La cour d’appel de Caen (Calvados) a confirmé, le mercredi 1er avril 2026, la condamnation d’un Cherbourgeois de 28 ans à cinq ans d’emprisonnement ferme pour sa complicité dans le braquage de la boulangerie d’Autrefois, place Henry-Gréville, à Cherbourg-en-Cotentin (Manche).
La peine complémentaire d’interdiction de détenir ou porter une arme pendant cinq ans a elle aussi été maintenue. Son complice s’est désisté de son appel en amont de l’audience, ce qui laisse sa condamnation de première instance inchangée (5 ans ferme).
Le dossier, jugé initialement par le tribunal correctionnel, portait sur un vol à main armée commis en 44 secondes le 7 octobre 2025 dans ce commerce du centre-ville.
La cour d’appel de Caen suit le tribunal
Devant la cour, le jeune homme de 28 ans contestait toujours avoir joué un rôle moteur dans le braquage. Il soutenait avoir seulement rendu une arme à l’auteur du braquage, sans savoir qu’elle servirait à commettre l’extorsion, tout en reconnaissant qu’il se doutait qu’« une connerie » allait être faite.
Mais la cour a estimé que sa culpabilité était « amplement établie » par des éléments convergents : les déclarations constantes du braqueur, les échanges téléphoniques, les vidéos montrant l’arme et la munition, ainsi que les objets saisis au domicile du prévenu, dont des sachets de conditionnement et un calepin évoquant des activités liées aux stupéfiants.
Des menaces et une arme
Dans son arrêt, la cour retient que le prévenu a été l’auteur moral des faits, en ce qu’il a demandé de commettre un braquage pour rembourser une dette de 700 euros liée aux stupéfiants, et lui a fourni une arme de poing.
Les magistrats ont aussi considéré que les explications données sur la provenance de l’arme et sur les vidéos transmises n’étaient pas crédibles.

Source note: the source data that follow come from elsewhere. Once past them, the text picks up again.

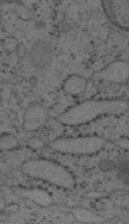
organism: Human
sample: HeLa cells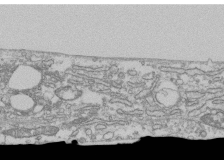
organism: Human
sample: Fibroblast cells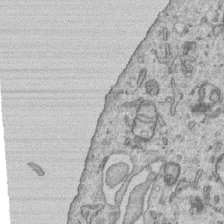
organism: Human
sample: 1205lu cells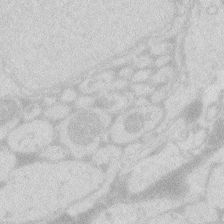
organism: Zebrafish
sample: Macrophage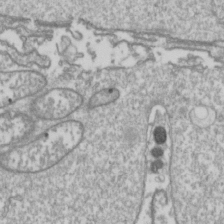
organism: Drosophila
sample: Cell division; meiosis; drosophila spermatocytes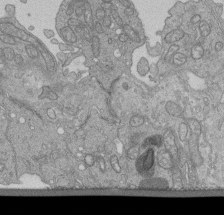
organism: Human
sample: Retinal organoid Rod and Cone cells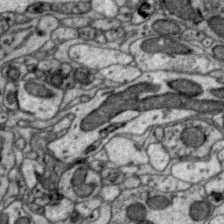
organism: Zebra finch
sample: Brain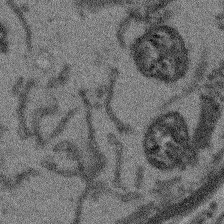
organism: Arabidopsis thaliana
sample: Root tip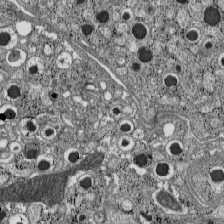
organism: C57BL Mouse
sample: Pancreatic islet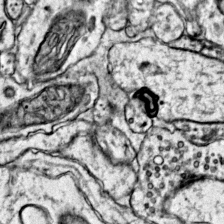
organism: Mouse
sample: Primary visual cortex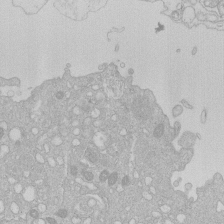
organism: Human
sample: Macrophage cells

La cour souligne également la gravité intrinsèque des faits, qui auraient pu revêtir une qualification criminelle. Elle estime que le prévenu n’a entrepris aucune réflexion sur ses agissements et que sa dangerosité demeure persistante.
Une peine maintenue
Le ministère public avait requis la confirmation de la culpabilité, mais demandait que la peine soit portée à six ans d’emprisonnement. La cour n’a pas suivi cette réquisition et a confirmé la peine de cinq ans ferme prononcée en première instance, considérant qu’elle était parfaitement adaptée.

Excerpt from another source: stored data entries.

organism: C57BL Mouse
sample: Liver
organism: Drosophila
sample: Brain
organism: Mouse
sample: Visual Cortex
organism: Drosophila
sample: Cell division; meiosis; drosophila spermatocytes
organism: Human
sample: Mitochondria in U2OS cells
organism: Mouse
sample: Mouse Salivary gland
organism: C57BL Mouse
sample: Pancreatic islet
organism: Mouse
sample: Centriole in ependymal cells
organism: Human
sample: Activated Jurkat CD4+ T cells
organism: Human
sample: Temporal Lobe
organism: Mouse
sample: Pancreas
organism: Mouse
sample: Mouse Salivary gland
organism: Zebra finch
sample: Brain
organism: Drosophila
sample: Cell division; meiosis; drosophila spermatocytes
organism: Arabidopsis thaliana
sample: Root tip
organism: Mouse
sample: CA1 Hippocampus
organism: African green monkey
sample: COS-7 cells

Elle a également ordonné le maintien en détention du prévenu afin de garantir l’exécution de la peine. Sur le plan civil, la décision de première instance a été confirmée, avec le maintien du renvoi sur intérêts civils au 28 septembre 2026.
La boulangerie d’Autrefois obtient 100 euros au titre des frais exposés en cause d’appel, et la vendeuse se voit accorder 1 200 euros sur le fondement de l’article 475-1 du code de procédure pénale.
La cour a par ailleurs rappelé le traumatisme durable subi par la victime, restée marquée par la scène du braquage.